Nikolai Semenovich Klestov (Russian:  Николай Семёнович Клестов; December 1873, Smolensk – 27 July 1941, Kommunarka shooting ground, Moscow Oblast) who worked with the pen name Angarsky, was a Russian Bolshevik revolutionary, political writer and publicist.

He published works by Karl Marx, Alexander Bogdanov and Vladimir Lenin, alongside other publications for the Russian Social Democratic Labor Party before being exiled to Angarsky District, Siberia. He then adopted the pseudonym Angarskii. Klestov wrote works on party history and that of the revolutionary movement, as well as literary criticism.

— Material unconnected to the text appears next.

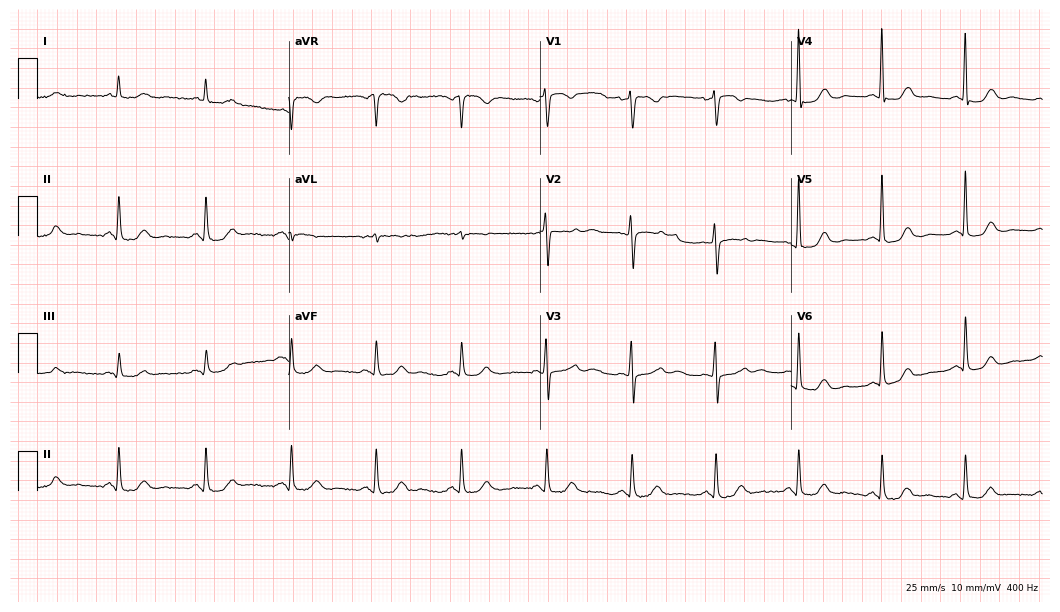
12-lead ECG from a female patient, 63 years old. Screened for six findings — first-degree AV block, right bundle branch block, left bundle branch block, sinus bradycardia, atrial fibrillation, sinus tachycardia — none is recorded. Only these six findings were labelled.

Following the February Revolution in 1917, Klestov became a member of the Bolsheviks (RSDLP(B)) and was a member of the Executive Committee of the Moscow Soviet, running their press section. He attended the Seventh (April) Conference and Sixth Congress of the RSDLP(B), at which he was criticised by Stalin. He participated in the October Revolution in Moscow and played a role in the Military Revolutionary Committee, Khamovniki district. He worked for the Moscow Soviet until 1929. He edited the journal Tvorchestvo (1919–22), the literary collections Nedra (1922–24), and ran the publishing house Nedra (1924–29). He was appointed trade representative for the USSR in Lithuania from 1929 to 1931 and then in Greece from 1932 to 1936.

In 1936 he became chairman  Mezhdunarodnaia Kniga (International Book), of the foreign book trade association for the USSR. In 1939 he started work at the Marx–Engels–Lenin Institute.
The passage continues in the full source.